Program-Completer-Satisfaction-Survey-Analysis

My process of appending, cleaning, visualizing, and analyzing survey data in Power BI

Project Overview

This survey project was completed on behalf of my employer in higher education. The dataset used is a collection of 3-year cycles of survey data for analysis of completer satisfaction and program success of each survey respondent. The two tables used covered 3 academic years: (17-18, 18-19, 19-20) and (18-19, 19-20, and 20-21) and collected via Qualtrics surveys. A typical academic year runs from 9/1 to 8/31 of the following year. The datasets cannot be shared to to FERPA and the existence of sensisitive PII within the data sets. Each survey question is on a 4-step likert scale from "Strongly Agree" to "Strongly Disagree."
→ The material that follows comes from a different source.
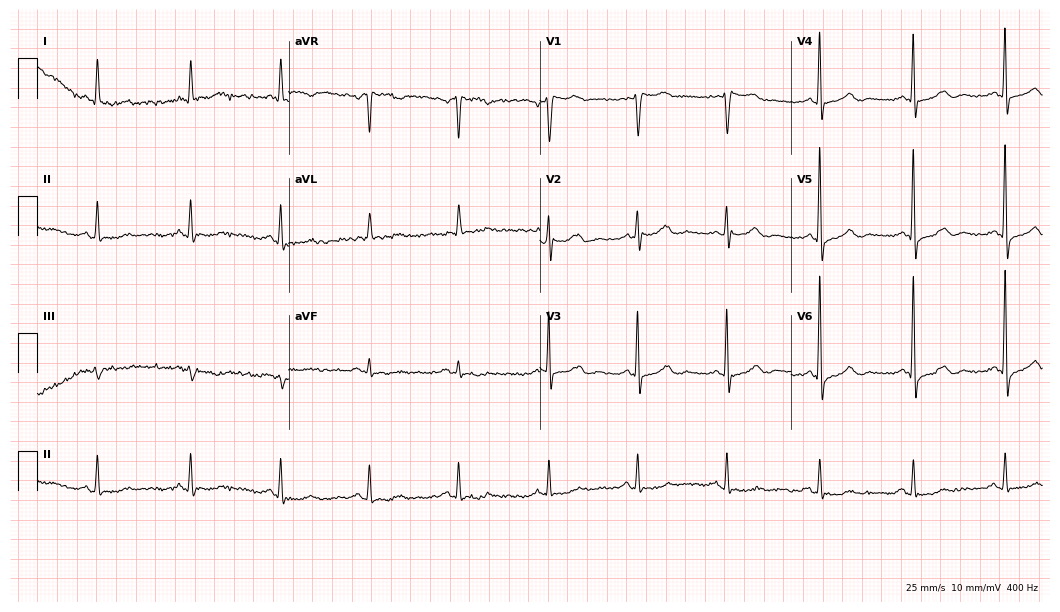
12-lead ECG (10.2-second recording at 400 Hz) from a man, 64 years old. Screened for six findings — first-degree AV block, right bundle branch block, left bundle branch block, sinus bradycardia, atrial fibrillation, sinus tachycardia — none is recorded.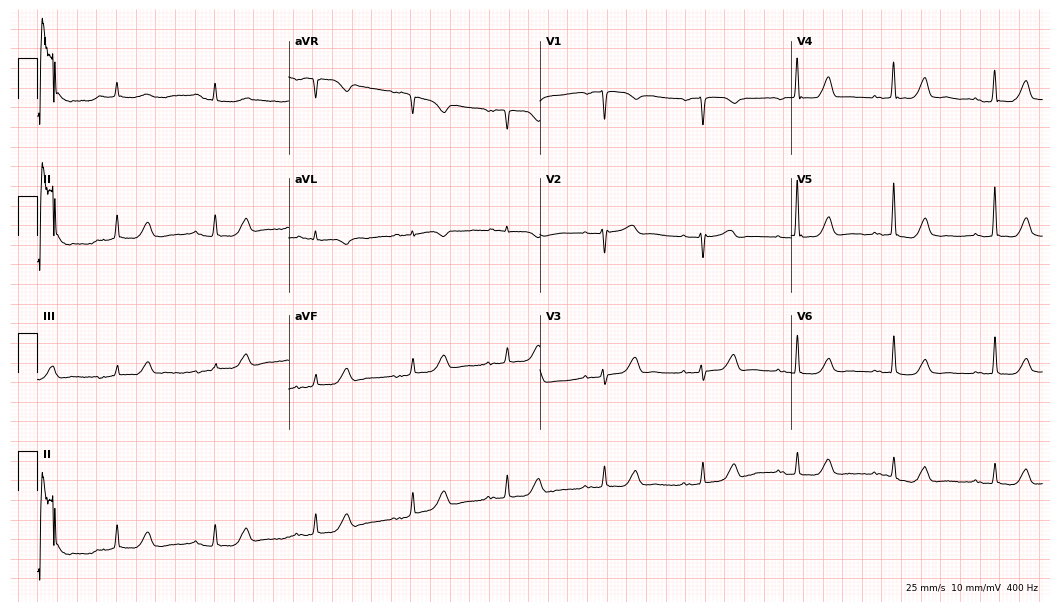
Standard 12-lead ECG recorded from a 78-year-old female (10.2-second recording at 400 Hz). None of these six findings is recorded: first-degree AV block, right bundle branch block (RBBB), left bundle branch block (LBBB), sinus bradycardia, atrial fibrillation (AF), sinus tachycardia. Other findings, if any, are not listed.

This dashboard is built slightly different than most analytical dashboards. It was built to compliance specifications of the state department of education; also, it was kept simple with easy-to-find filters for inexperienced dashboard users in mind.

Limitations to the Data

Several respondents left certain response prompts empty, decreasing some viability of certain data points.
The open-ended response data is not sufficient enough to perform a qualitative analysis due to lack of responses in these prompts.

Methodology and Tools

Each table was initially inspected and reviewed via Microsoft Excel. The dataset is not incredibly large, so visible inspection through spreadhseets was a viable option to get preliminary insights to cleaning needs.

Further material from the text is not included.